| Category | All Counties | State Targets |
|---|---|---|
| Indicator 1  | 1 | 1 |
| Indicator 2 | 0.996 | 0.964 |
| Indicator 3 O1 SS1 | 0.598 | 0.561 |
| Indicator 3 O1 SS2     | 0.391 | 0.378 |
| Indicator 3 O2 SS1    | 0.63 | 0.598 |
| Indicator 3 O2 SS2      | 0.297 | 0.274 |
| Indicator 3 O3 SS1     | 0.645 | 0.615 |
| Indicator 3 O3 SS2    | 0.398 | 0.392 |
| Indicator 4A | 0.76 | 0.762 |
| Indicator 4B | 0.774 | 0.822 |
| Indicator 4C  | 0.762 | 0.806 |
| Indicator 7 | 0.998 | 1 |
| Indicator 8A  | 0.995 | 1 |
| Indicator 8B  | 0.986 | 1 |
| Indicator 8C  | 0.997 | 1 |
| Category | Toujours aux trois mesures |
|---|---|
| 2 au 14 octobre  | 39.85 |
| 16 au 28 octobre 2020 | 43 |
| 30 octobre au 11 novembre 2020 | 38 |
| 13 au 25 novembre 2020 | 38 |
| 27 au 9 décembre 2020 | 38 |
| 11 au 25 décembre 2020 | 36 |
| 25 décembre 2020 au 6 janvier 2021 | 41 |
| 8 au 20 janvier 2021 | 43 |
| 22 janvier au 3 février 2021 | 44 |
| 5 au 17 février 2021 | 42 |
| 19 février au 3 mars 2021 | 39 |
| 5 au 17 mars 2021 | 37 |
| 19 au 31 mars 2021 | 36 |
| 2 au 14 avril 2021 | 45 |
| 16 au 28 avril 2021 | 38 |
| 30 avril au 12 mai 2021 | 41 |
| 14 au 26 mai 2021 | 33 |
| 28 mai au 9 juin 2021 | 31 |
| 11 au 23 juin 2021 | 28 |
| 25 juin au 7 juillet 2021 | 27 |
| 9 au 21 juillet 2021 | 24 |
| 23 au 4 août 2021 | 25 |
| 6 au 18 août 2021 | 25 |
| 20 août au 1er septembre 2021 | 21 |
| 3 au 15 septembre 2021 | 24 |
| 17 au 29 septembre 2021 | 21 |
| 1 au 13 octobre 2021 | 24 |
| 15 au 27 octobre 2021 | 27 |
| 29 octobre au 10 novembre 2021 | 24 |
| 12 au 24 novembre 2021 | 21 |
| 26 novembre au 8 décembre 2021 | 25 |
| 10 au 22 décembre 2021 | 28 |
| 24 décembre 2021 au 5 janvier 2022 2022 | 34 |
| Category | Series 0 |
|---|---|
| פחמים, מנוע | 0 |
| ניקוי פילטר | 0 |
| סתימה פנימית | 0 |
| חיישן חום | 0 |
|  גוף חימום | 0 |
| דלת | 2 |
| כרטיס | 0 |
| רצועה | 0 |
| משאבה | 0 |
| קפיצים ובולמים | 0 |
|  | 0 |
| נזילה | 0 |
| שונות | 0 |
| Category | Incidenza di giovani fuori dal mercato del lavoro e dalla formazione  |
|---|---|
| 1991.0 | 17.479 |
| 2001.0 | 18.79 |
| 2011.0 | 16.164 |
# # # #
> **YOUR TASK**:
Copy every line from the records that holds the string "décembre".

> **THE COMPLETED TASK**:
| 27 au 9 décembre 2020 | 38 |
| 11 au 25 décembre 2020 | 36 |
| 25 décembre 2020 au 6 janvier 2021 | 41 |
| 26 novembre au 8 décembre 2021 | 25 |
| 10 au 22 décembre 2021 | 28 |
| 24 décembre 2021 au 5 janvier 2022 2022 | 34 |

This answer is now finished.